Say how many lines of the entries below include "cells", giving nothing but that number.

Dataset Start Marker

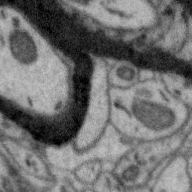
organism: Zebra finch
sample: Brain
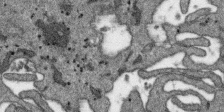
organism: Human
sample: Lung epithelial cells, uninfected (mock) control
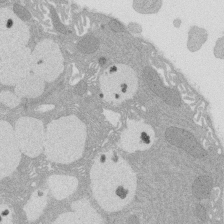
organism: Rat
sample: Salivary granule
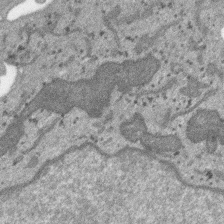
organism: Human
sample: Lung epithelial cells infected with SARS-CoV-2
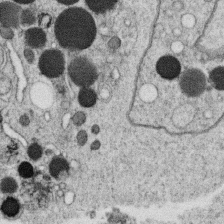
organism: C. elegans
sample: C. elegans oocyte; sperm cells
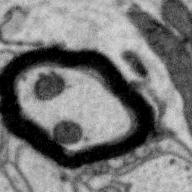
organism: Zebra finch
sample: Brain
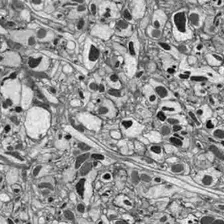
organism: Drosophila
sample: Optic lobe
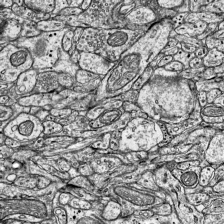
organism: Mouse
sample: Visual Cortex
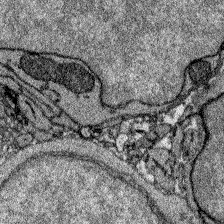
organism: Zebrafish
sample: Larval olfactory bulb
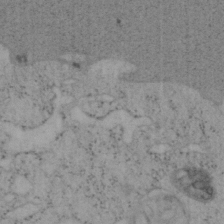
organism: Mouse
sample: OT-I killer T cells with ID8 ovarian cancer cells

Dataset End Marker
Dataset Start Marker

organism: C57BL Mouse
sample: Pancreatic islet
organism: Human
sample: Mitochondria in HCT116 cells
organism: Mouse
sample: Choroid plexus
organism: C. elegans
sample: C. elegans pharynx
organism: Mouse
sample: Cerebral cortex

Dataset End Marker
Dataset Start Marker

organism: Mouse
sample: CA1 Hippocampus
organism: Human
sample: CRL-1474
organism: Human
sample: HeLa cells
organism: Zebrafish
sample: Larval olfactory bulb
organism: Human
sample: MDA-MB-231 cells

Dataset End Marker

Answer for this exercise: 7